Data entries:

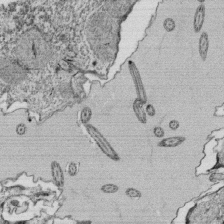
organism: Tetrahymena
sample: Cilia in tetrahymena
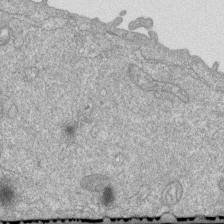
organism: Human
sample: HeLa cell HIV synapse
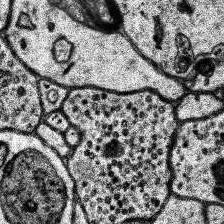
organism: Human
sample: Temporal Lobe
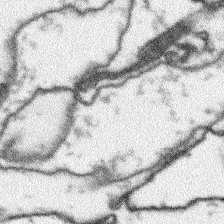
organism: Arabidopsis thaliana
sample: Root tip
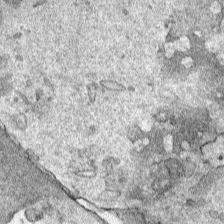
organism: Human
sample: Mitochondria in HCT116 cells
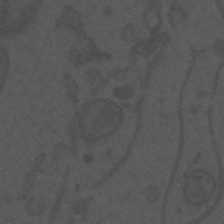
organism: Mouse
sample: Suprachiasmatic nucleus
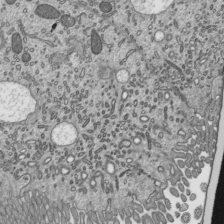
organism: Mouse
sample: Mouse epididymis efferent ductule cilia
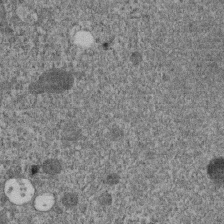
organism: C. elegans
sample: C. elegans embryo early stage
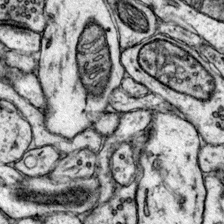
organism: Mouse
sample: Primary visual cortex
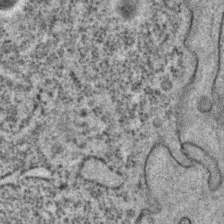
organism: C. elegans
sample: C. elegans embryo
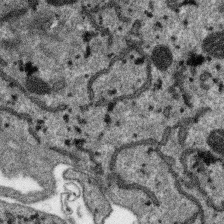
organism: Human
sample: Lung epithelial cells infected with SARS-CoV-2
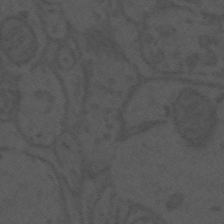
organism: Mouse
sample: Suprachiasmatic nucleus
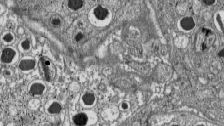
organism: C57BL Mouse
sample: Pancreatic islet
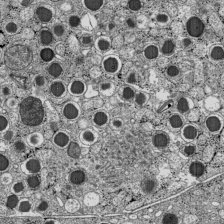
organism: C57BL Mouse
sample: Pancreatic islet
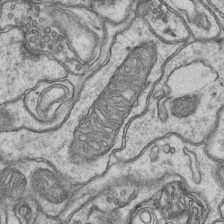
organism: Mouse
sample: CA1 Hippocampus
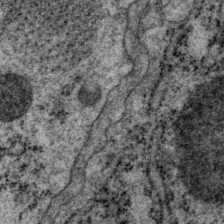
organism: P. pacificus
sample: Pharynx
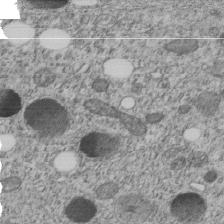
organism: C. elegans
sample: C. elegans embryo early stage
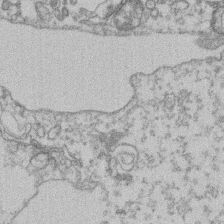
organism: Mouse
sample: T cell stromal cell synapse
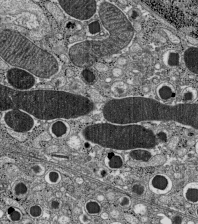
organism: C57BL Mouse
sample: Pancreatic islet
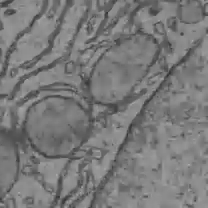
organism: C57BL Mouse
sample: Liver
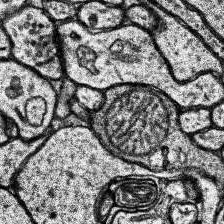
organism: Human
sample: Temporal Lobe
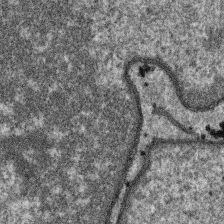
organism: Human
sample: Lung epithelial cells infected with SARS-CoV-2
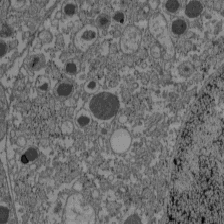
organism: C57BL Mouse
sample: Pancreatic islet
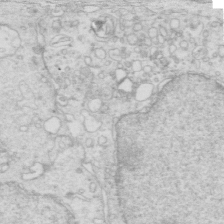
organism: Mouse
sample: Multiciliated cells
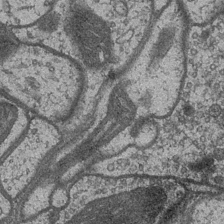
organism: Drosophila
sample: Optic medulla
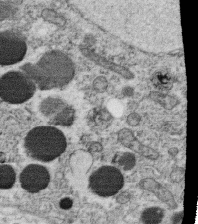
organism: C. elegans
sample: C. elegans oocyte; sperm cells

WHAT YOU WILL DO ▸ Set down the records above exactly, leaving out pictures.

WRITTEN SOLUTION ▸
organism: Tetrahymena
sample: Cilia in tetrahymena
organism: Human
sample: HeLa cell HIV synapse
organism: Human
sample: Temporal Lobe
organism: Arabidopsis thaliana
sample: Root tip
organism: Human
sample: Mitochondria in HCT116 cells
organism: Mouse
sample: Suprachiasmatic nucleus
organism: Mouse
sample: Mouse epididymis efferent ductule cilia
organism: C. elegans
sample: C. elegans embryo early stage
organism: Mouse
sample: Primary visual cortex
organism: C. elegans
sample: C. elegans embryo
organism: Human
sample: Lung epithelial cells infected with SARS-CoV-2
organism: Mouse
sample: Suprachiasmatic nucleus
organism: C57BL Mouse
sample: Pancreatic islet
organism: C57BL Mouse
sample: Pancreatic islet
organism: Mouse
sample: CA1 Hippocampus
organism: P. pacificus
sample: Pharynx
organism: C. elegans
sample: C. elegans embryo early stage
organism: Mouse
sample: T cell stromal cell synapse
organism: C57BL Mouse
sample: Pancreatic islet
organism: C57BL Mouse
sample: Liver
organism: Human
sample: Temporal Lobe
organism: Human
sample: Lung epithelial cells infected with SARS-CoV-2
organism: C57BL Mouse
sample: Pancreatic islet
organism: Mouse
sample: Multiciliated cells
organism: Drosophila
sample: Optic medulla
organism: C. elegans
sample: C. elegans oocyte; sperm cells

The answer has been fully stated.